I have tried to write a query that outputs the transaction counts, and response times but not sure how to group it by APIs and the date? Here is what I have written so far:

index=my_app sourcetype=my_logs:hec (source=my_Logger) msgsource="*" msgtype="*MyClient*" host=*  [ |inputlookup My_Application_Mapping.csv  | search Client="SomeBank" | table appl ]
| rex field=elapsed "^(?<minutes>\\d+):(?<seconds>\\d+)\\.(?<milliseconds>\\d+)"
| eval total_seconds = (tonumber(seconds) * 1000)
| eval total_milliseconds = (tonumber(minutes) * 60 * 1000) + (tonumber(seconds) * 1000) + (tonumber(milliseconds))
| timechart span=1m cont=f usenull=f useother=f   count(total_milliseconds) as AllTransactions,  
avg(total_milliseconds) as AvgDuration
count(eval(total_milliseconds<=1000)) as "TXN_1000",
count(eval(total_milliseconds>1000 AND total_milliseconds<=2000)) as "1sec-2sec"
count(eval(total_milliseconds>2000 AND total_milliseconds<=5000)) as "2sec-5sec"
count(eval(total_milliseconds>5000 )) as "5sec+",
| timechart span=1d sum(AllTransactions) as "Total" avg(AvgDuration) as AvgDur
sum(TXN_1000)
sum(1sec-2sec)
sum(2sec-5sec) 
sum(5sec+)

`msgsource` has my API name.
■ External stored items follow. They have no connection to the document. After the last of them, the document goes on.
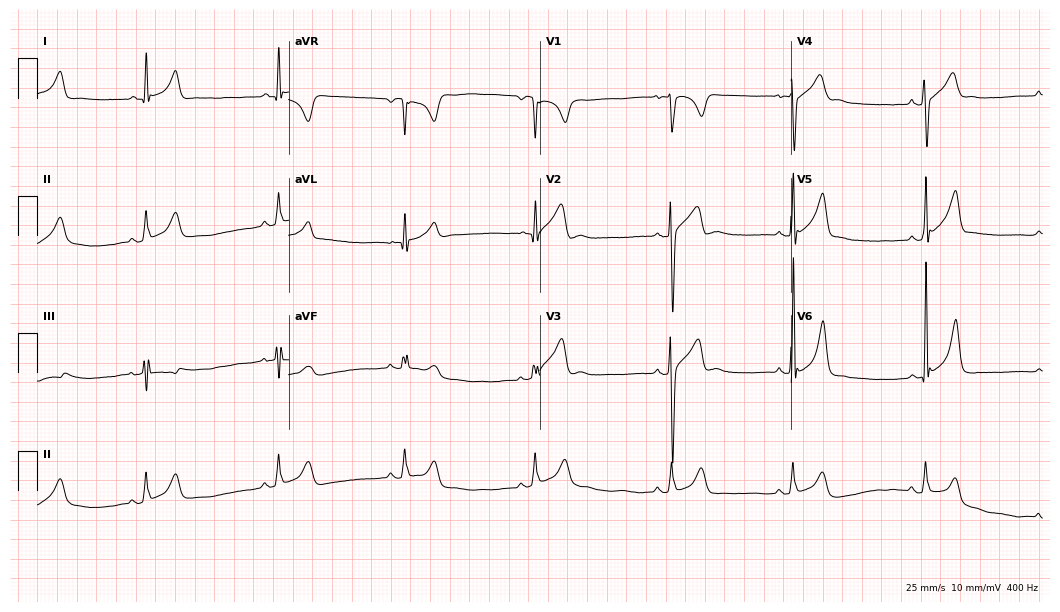
Resting 12-lead electrocardiogram. Patient: a man, 32 years old. None of these six findings is recorded: first-degree AV block, right bundle branch block, left bundle branch block, sinus bradycardia, atrial fibrillation, sinus tachycardia.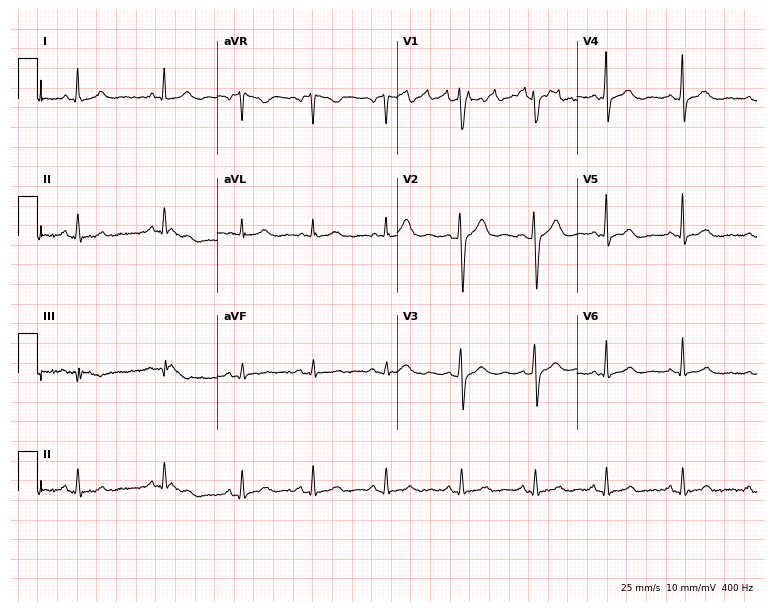
Electrocardiogram, a woman, 36 years old. Of the six screened findings (first-degree AV block, right bundle branch block (RBBB), left bundle branch block (LBBB), sinus bradycardia, atrial fibrillation (AF), sinus tachycardia), none is recorded.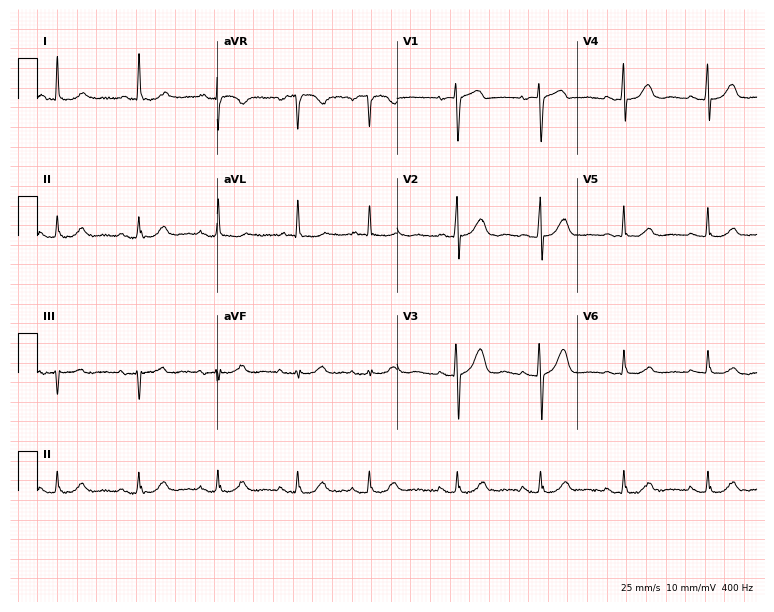
Resting 12-lead electrocardiogram (7.3-second recording at 400 Hz). Patient: a 70-year-old woman. None of these six findings is recorded: first-degree AV block, right bundle branch block, left bundle branch block, sinus bradycardia, atrial fibrillation, sinus tachycardia.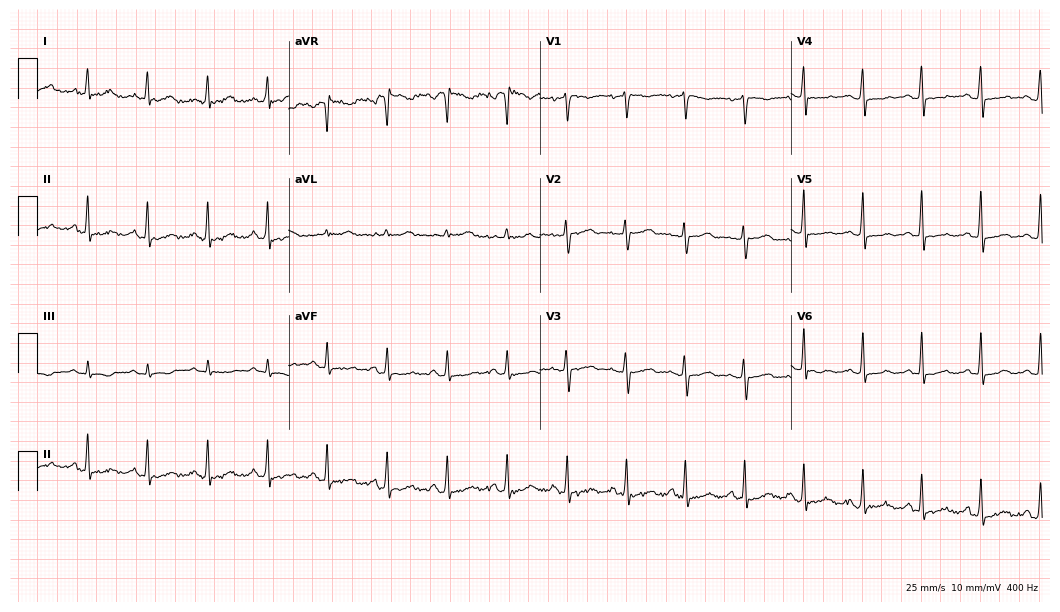
Electrocardiogram, a 50-year-old woman. Of the six screened findings (first-degree AV block, right bundle branch block, left bundle branch block, sinus bradycardia, atrial fibrillation, sinus tachycardia), none is recorded. Findings outside these six are not listed.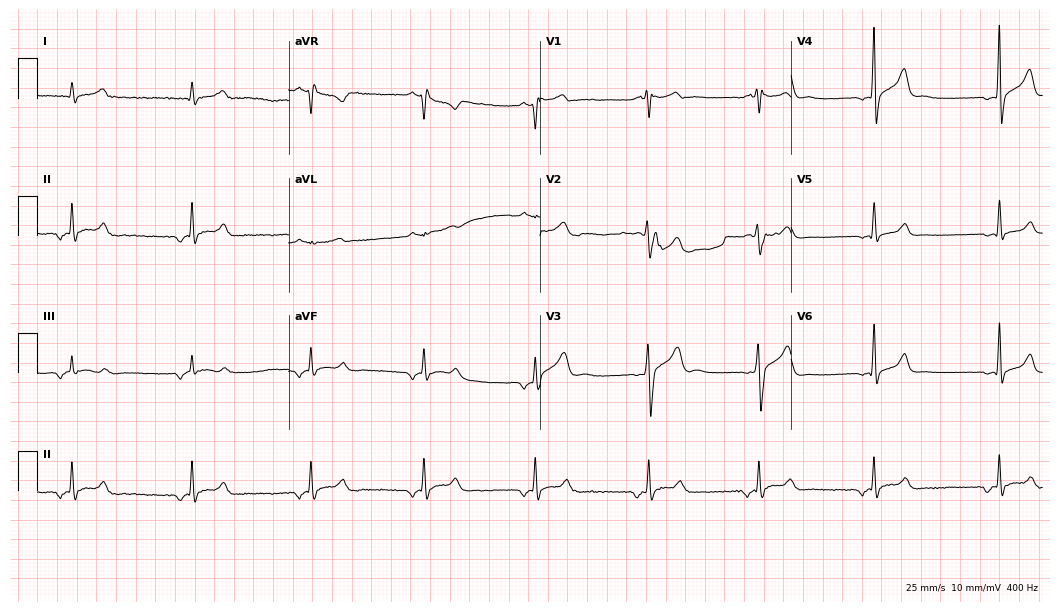
Electrocardiogram (10.2-second recording at 400 Hz), a male, 27 years old. Of the six screened findings (first-degree AV block, right bundle branch block, left bundle branch block, sinus bradycardia, atrial fibrillation, sinus tachycardia), none is recorded.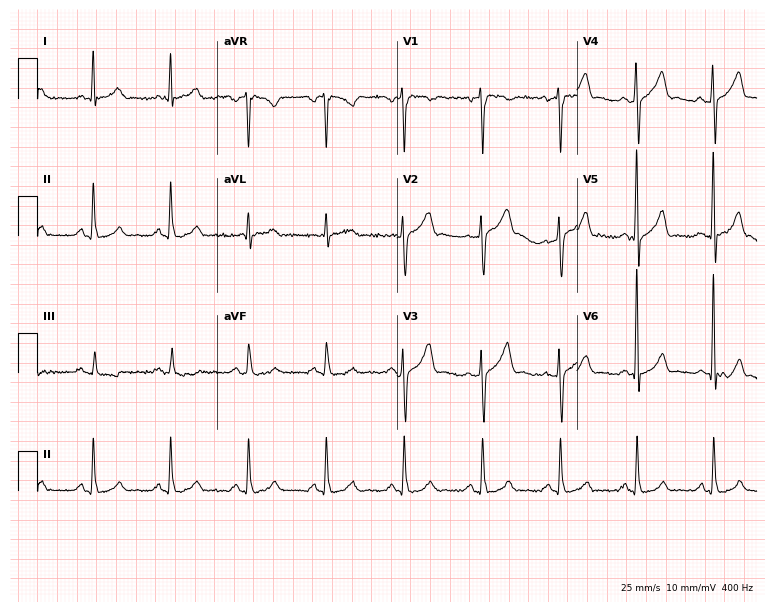
Electrocardiogram, a 46-year-old male patient. Overall reading on record: normal ECG.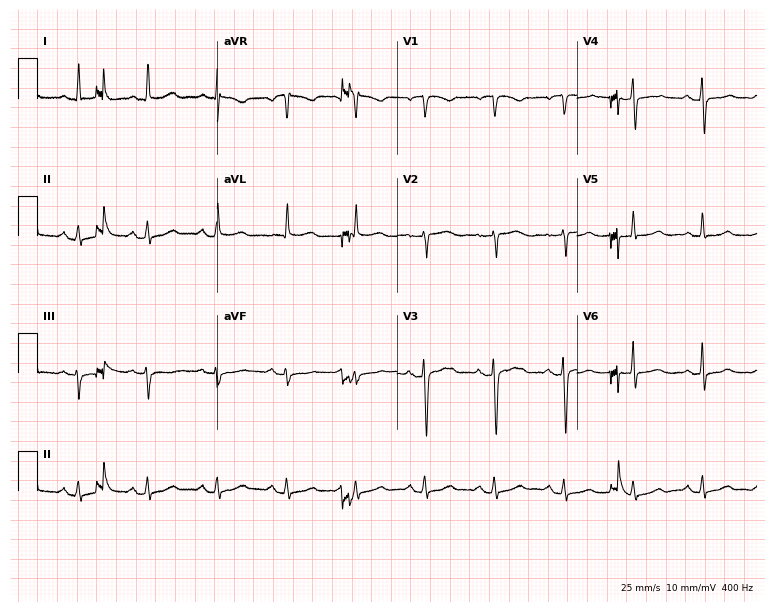
Electrocardiogram (7.3-second recording at 400 Hz), a 67-year-old woman. Overall reading on record: normal ECG.

The output of above query is:

_time | Total | AvgDur | sum(TXN_1000) | sum (1sec-2sec) | sum(2sec-5sec) | sum(5sec+)
2025-07-10| 10000 | 162.12312322 | 1000 | 122 | 1

I want final output to be
_time| API | Total | AvgDur | sum(TXN_1000) | sum (1sec-2sec) | sum(2sec-5sec) | sum(5sec+)
2025-07-10| RetrievePay2 | 10000 | 162.12312322 | 1000 | 122 | 1
2025-07-10 | RetrievePay5 | 2000 | 62.12131244 | 333 | 56 | 2

2025-07-09| RetrievePay2 | 10000 | 162.12312322 | 1000 | 122 | 1
2025-07-09 | RetrievePay5 | 2000 | 62.12131244 | 333 | 56 | 2

Any help is appreciated. Thanks!

yuanliu · ‎07-23-2025

I know you accepted an answer in Is there a way to group the data by time and another field? There is a simpler, perhaps more intuitive approach.
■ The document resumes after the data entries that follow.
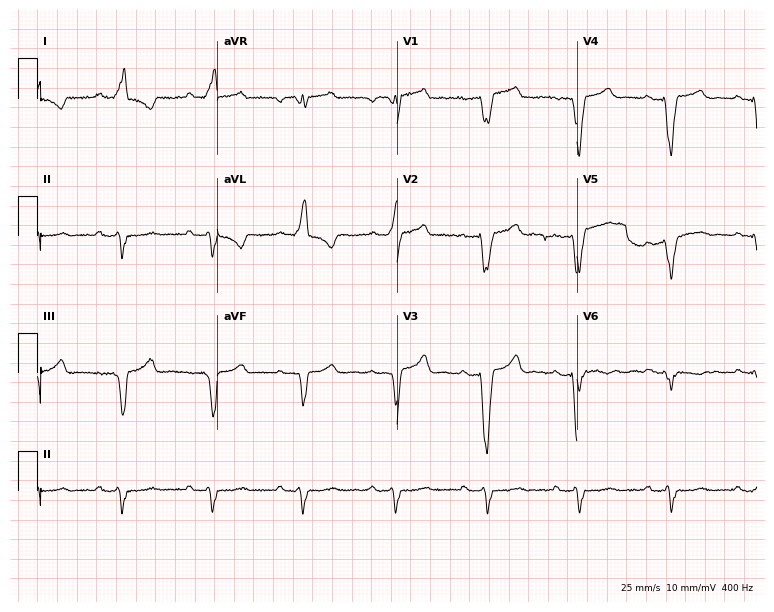
Electrocardiogram, a 55-year-old female patient. Of the six screened findings (first-degree AV block, right bundle branch block (RBBB), left bundle branch block (LBBB), sinus bradycardia, atrial fibrillation (AF), sinus tachycardia), none is recorded. Only these six findings were labelled.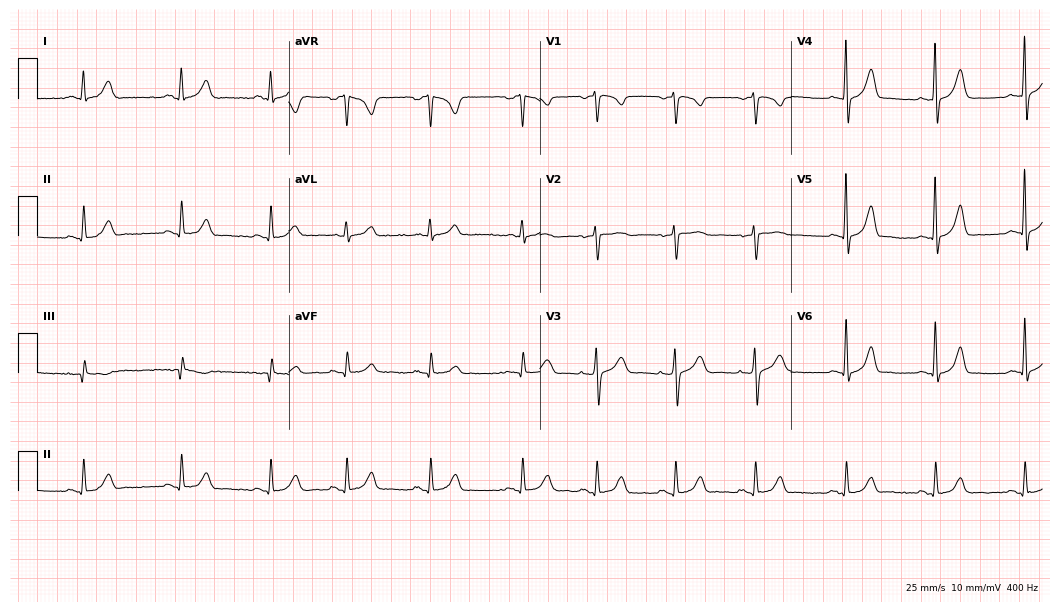
12-lead ECG from a 33-year-old female. Recorded interpretation: within normal limits.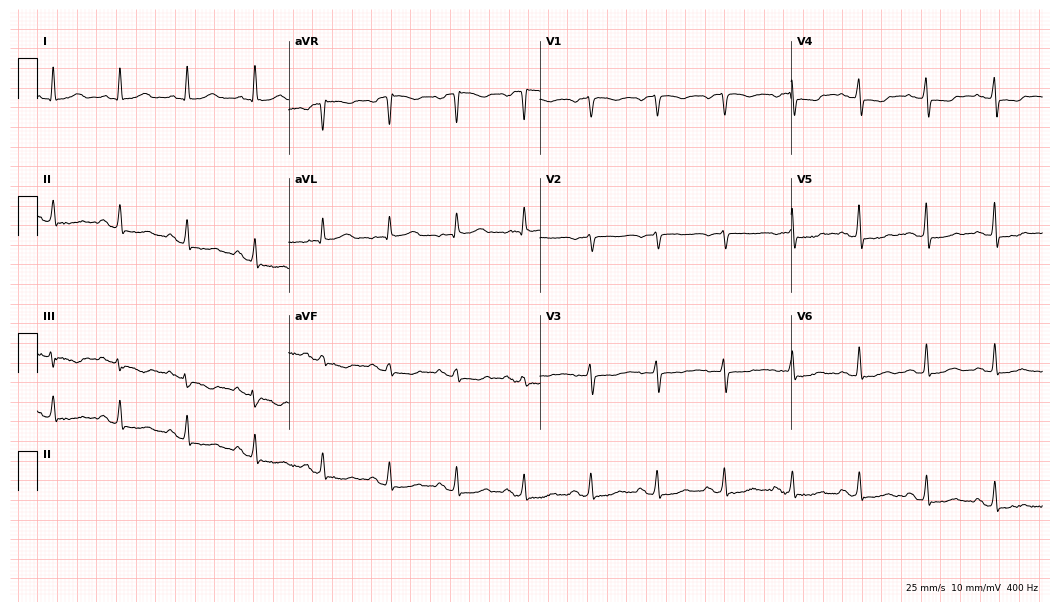
12-lead ECG from a 72-year-old woman (10.2-second recording at 400 Hz). No first-degree AV block, right bundle branch block, left bundle branch block, sinus bradycardia, atrial fibrillation or sinus tachycardia recorded for this tracing. Only these six findings were labelled.

index=my_app sourcetype=my_logs:hec (source=my_Logger) msgsource="*" msgtype="*MyClient*" host=*
    [ inputlookup My_Application_Mapping.csv  | search Client="SomeBank" | table appl ]
| eval total_milliseconds = 1000 * (strptime("00:" . elapsed, "%T.%N") - relative_time(now(), "-0d@d"))
| eval timebucket = case(total_milliseconds <= 1000, "TXN_1000", total_milliseconds <= 2000, "1sec-2sec",
  total_milliseconds <= 5000, "2sec-5sec", true(), "5sec+")
| rename msgsource as API
| bucket _time span=1d
| eventstats avg(total_milliseconds) as AvgDur by _time API
| stats count by AvgDur _time API timebucket
| tojson output_field=api_time _time API AvgDur
| chart values(count) over api_time by timebucket
| addtotals
| spath input=api_time
| rename time as _time
| fields - api_time

Main ideas:

Organizing time bucket by case function is easier to maintain.
Use chart command to perform transpose over one composite field (api_time).
Use tojson to pack all information needed after transpose.
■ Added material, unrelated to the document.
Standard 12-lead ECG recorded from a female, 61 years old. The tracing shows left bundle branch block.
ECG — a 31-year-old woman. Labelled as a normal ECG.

In addition, using strptime to calculate total_milliseconds is more maintainable. (It would be even simpler if Splunk doesn't have a bug near epoc zero.)

kuul13 · ‎07-31-2025

Thanks for the response.

I was trying to see the accuracy of both the queries as I see difference in the counts, the one that you provided and the one from accepted answer. I edit the query to use some mock data. I am not able to use the mock data with the query in accepted answer, I would appreciate if you can help me fix that so that I can compare the results.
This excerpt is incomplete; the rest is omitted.